HALCON’s surface-based 3D matching is a very effective tool for locating the pose of objects by matching a trained surface model to the 3D surface profiles of objects in a 3D point cloud. For robotic applications, this allows users to determine the proper robot picking pose and position of objects regardless of their orientation to the cameras or sensor, and even if they do not have well-defined edges. Where surface-based 3D matching sometimes runs into problems is when the object does not have curved surfaces, but is made up of mostly planar surfaces; for example, a box.
HALCON’s surface-based 3D matching utilises the normal vectors (among other features) of the surface to properly align the 3D object model with the object surfaces in the point cloud. On planar surfaces, the normal vectors all point in the same direction which may result in poor alignment as shown in the image below.
With HALCON 13 this problem has been solved.
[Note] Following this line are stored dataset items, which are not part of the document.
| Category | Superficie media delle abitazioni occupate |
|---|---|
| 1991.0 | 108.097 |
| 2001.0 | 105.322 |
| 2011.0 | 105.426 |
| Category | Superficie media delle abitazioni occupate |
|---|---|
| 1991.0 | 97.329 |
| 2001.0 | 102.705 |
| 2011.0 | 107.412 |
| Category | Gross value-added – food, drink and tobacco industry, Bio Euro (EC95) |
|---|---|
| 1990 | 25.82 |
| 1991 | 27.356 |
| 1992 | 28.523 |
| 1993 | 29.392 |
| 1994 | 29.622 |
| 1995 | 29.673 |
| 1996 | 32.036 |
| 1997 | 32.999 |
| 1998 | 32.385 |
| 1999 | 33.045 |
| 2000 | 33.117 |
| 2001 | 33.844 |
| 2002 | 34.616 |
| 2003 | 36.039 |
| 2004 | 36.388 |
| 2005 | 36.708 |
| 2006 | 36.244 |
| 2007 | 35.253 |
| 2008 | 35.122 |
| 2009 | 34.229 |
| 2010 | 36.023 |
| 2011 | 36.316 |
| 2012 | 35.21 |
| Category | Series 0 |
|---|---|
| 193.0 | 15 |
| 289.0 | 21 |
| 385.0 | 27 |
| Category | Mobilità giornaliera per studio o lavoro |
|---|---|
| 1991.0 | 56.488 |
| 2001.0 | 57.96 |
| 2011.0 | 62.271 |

Surface-based matching in HALCON 13 allows the user to extract 3D edges from the point cloud and use those edges along with the surface normals to provide a more robust alignment.
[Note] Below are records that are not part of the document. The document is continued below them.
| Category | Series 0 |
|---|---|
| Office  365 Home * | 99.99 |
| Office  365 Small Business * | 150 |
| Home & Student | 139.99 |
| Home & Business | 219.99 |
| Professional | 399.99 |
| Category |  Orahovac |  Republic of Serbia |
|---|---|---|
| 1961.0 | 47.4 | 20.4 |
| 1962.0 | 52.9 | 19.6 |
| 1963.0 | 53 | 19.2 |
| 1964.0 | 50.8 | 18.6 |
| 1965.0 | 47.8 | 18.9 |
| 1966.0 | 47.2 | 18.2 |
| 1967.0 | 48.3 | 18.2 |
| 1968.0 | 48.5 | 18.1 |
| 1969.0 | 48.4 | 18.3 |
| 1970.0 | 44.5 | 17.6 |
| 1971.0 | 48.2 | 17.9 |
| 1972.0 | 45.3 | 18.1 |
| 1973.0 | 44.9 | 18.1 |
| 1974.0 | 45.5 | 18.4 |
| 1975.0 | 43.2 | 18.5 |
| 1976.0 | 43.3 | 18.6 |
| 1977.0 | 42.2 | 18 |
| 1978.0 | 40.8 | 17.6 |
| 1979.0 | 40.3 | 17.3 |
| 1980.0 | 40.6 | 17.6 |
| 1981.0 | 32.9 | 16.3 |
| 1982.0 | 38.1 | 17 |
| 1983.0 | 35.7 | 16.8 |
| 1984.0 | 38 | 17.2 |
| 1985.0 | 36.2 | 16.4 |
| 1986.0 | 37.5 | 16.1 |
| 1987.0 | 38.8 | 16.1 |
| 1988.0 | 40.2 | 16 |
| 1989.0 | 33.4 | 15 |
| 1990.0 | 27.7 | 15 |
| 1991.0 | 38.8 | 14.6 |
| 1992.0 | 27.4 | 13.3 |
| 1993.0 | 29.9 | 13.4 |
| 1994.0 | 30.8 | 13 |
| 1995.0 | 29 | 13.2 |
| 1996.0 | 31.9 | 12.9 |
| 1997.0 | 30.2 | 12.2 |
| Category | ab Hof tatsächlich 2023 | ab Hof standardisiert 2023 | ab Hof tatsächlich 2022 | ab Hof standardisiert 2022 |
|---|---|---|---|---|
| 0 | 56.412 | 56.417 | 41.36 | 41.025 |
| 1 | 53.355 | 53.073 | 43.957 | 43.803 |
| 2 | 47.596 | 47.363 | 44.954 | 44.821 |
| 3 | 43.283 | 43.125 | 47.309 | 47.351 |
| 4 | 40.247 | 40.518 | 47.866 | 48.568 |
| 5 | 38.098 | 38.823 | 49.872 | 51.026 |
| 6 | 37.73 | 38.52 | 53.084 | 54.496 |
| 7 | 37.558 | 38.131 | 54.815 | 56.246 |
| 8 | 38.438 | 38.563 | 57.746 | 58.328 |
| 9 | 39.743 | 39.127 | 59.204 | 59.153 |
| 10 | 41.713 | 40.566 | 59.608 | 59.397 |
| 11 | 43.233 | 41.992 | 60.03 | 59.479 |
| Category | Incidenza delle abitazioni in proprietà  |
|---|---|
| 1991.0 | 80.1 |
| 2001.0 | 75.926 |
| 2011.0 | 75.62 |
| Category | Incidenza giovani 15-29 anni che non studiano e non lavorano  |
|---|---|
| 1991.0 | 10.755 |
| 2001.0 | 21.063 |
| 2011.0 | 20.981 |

As seen in Figure 4 below, sometimes 3D edge data is not precise enough. In this case, even greater precision can be achieved by combining 3D point cloud edge data with 2D edges extracted from an image of the scene (see figure 5). With HALCON 13, surface-based 3D matching with combined 3D and 2D edge support provides the most robust results for finding the position and pose of objects with planar surfaces.
This level of functionality and performance enables much greater flexibility for applications like robotic palletising and depalletising and can reduce the need for costly fixtures and mechanical alignment systems.